Iván Fischer will return to the New York Philharmonic to conduct Beethoven’s Violin Concerto, with Nikolaj Znaider as soloist, and Dvořák’s Symphony No. 8, Wednesday, November 23, 2016, at 7:30 p.m.; Friday, November 25 at 8:00 p.m.; and Saturday, November 26 at 8:00 p.m.
These performances mark Znaider’s return to the Philharmonic following his October 2012 performances of Nielsen’s Violin Concerto, led by music director Alan Gilbert, as part of the Philharmonic’s multi-year The Nielsen Project, resulting in a recording and complete box set of Nielsen’s symphonies and concertos. The New York Times called the performance “the best concert I have heard from Gilbert and the Philharmonic since he became music director in 2009.” BBC Music Magazine wrote of the recording, released by Dacapo and distributed by Naxos: “In the Violin Concerto Nikolaj Znaider, sweet and slender in tone, is equal to all the work’s ferocious technical demands. He treats the first movement’s Bach-inspired cadenzas with convincing spontaneity, and dances his way delightfully through theRondo finale.”
Znaider plays the “Kreisler” Guarnerius “del Gesu” 1741, the violin once played by Fritz Kreisler, who wrote the Beethoven Violin Concerto cadenzas that Znaider will perform. Gramophone magazine writes that “his accounts of the Kreisler cadenzas are a marvel of technique and musicality.”
Fischer and Znaider collaborated on Beethoven’s Violin Concerto in November 2007 with the National Symphony Orchestra.
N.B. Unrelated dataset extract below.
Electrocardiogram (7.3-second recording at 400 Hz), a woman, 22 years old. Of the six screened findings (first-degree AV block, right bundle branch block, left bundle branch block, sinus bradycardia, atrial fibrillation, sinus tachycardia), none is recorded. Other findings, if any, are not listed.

The Washington Post wrote that Fischer “led brisk, meticulous, supercharged renditions that made these pieces seem brand-new” and that Nikolaj Znaider “shaped the music in the manner of a storyteller, starting off nearly inaudibly and then building and climbing before taking off into an inspired and beautifully ornamented narrative. … He combines his near-superhuman technique with a very human sense of song.”
The Saturday Matinee Concert on November 26 at 2:00 p.m. opens with Dvořák’s String Quartet in F major, American,with Philharmonic concertmaster Frank Huang, principal associate concertmaster Sheryl Staples, principal viola Cynthia Phelps, and principal cello Carter Brey. The rest of the program features Dvořák’s Symphony No. 8, conducted by Fischer. The chamber works featured on the saturday matinee concerts this season, the Philharmonic’s 175th anniversary season, are all tied to the Philharmonic’s history. Dvořák is the focus of the Philharmonic’s The New World Initiative, a season-long, citywide project revolving around Dvořák’s New World Symphony and its theme of “home” through performances, community outreach, and education projects. The Philharmonic gave the World Premiere of theNew World Symphony in December 1893, marking the Orchestra’s first World Premiere of a work written in New York City that would become part of the standard repertoire. Dvořák wrote his American Quartet on vacation from his position as director of the National Conservatory of Music, the role that brought Dvořák to New York City, where he would write the New World Symphony.